Larry Marley the master escape artist befriends the guards as they increasingly drop their guards, drip-feeding his eighteen months of a measured, disciplined sole conspirator message that he strives to “be heard around the world.” More than anything, in Vaughan-Lawlor's estimation, is Marley's desire to make a grand gesture, something that would ensure that no one would ever forget his Hunger Strike comrades of 1981.

Although Vaughan-Lawlor quickly acknowledges that the two men come from strikingly opposite ideologies, they come to understand one another with a fresh perspective, ironically because sitting across a prison table affords them a recognition that they are not so different, a vantage that would be unimaginable for either in any other context beyond HRM Maze.

Explaining that clever duality of “Maze” in film construction and narrative affords space for a political message at its heart, Vaughan-Lawlor emphasizes that “Maze” also resonates with all the embellishments of a hard-core old-school thriller feature.

Curiously prison officers were consistently unarmed while working and their sole permitted instrument of defense was the baton, a standard issue stave.

Still the might of the absence of freedom itself was a monstrous force.

Harkening back to his earlier visits to Belfast, the actor recalls his perception of Belfast as a small place saddled with the intensity of a situation and people in such close proximity to one another.

Akin to the circumstances on the ground in HRM Maze, Vaughan-Lawlor analogizes the overall spatial confines of Belfast with the thought that "we are much closer than people think they are." Further, "man and woman on the street are pawns in a game of political hunger and ego."

If there's a curative elixir Vaughan-Lawlor rhetorically muses that "words are important and yet how else can we resolve conflict other than through dialogue."

Principal photography for “Maze” began during the Brexit Referendum year of 2016.

What then might this actor conjure about identity, breaking out of the borders that identity creates?

How may one escape the confines of identity?

How may one break out of the borders that identity creates?

What price identity?

What price Brexit?

If Brexit is the political manifestation of that struggle to embrace the past as if it were the last life raft onboard the Titanic, how does Vaughan-Lawlor reconcile nationalism and the legacy of insecurity that one may be born into?

Harkening back to “Maze,” Vaughan-Lawlor noted that at the end of the movie, in his cell, what does Larry Marley feel; the ending is ambiguous; has he failed? Rather instead, writer and director Stephen Burke has opted for a “brave ending, not tied up in a bow."

As much as there may be no exit from identity, once ultimately established, so there may never be an exit (back in and/or back out) from Brexit.

Belfast itself may afford a geographical primer.

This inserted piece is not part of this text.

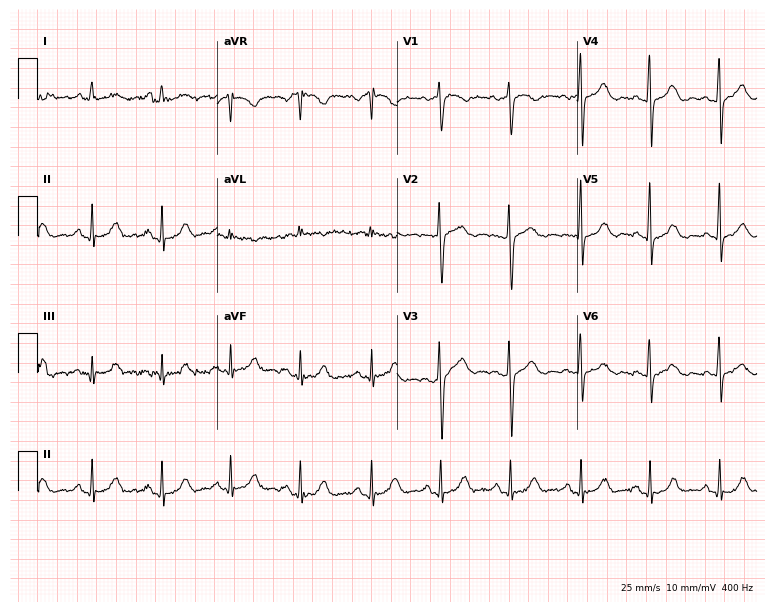
ECG — a 53-year-old female patient. Labelled as a normal ECG.

In the same way it morphed in the 1800s to a major port wherein the shipyard that birthed the RMS Titanic was scaled it is now host to a major aerospace and missiles industry.

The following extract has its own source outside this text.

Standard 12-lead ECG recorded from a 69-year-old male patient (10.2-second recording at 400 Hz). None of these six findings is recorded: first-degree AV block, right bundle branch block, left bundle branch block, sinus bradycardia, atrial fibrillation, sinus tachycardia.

During "The Troubles" the identity of Belfast was itself a prisoner with now seemingly unlikely emerging parallels to the Brexit struggle itself. Now Brexit has no breathing room, extensions notwithstanding. Now Brexit has become an H-Block-like cell for those politicians who led by fear.

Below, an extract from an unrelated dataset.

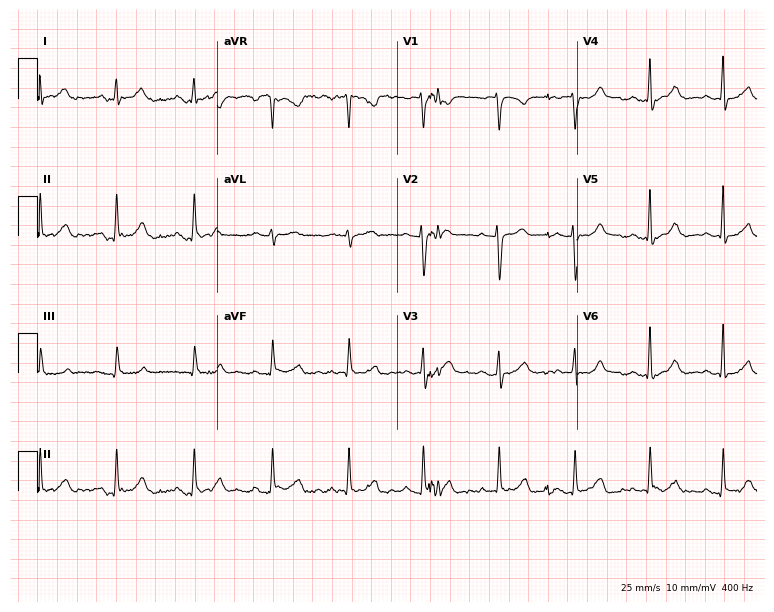
Resting 12-lead electrocardiogram (7.3-second recording at 400 Hz). Patient: a 35-year-old female. None of these six findings is recorded: first-degree AV block, right bundle branch block, left bundle branch block, sinus bradycardia, atrial fibrillation, sinus tachycardia.

Identity itself is a prison.

The long-sought resting place of Self can be a living crematory of the Soul.

What motivated “the Great Escape” may bear an unholy kinship to what truly motivated Brexit: a need to re-establish and avenge Identity.

Brexit sought to undo what the Troubles re-set. Surely those legal, social, economic and societal hard-fought accomplishments cannot become “collateral damage.”

Vaughan-Lawlor's comments on his character, Larry Marley, bear consideration as well in the Brexit milieu: “Reconcile identity with redemption.”

Twenty-five years from now perhaps “Maze” will be remembered alongside Brexit as two bookends to a more supple fusion of identity throughout the Emerald Isle and Britain, as well.

“Maze” continues in New York through tomorrow and will open in Santa Monica and Pasadena on March 29, San Francisco and New Orleans on April 5, Minneapolis on April 8, Chicago, and Detroit on April 12.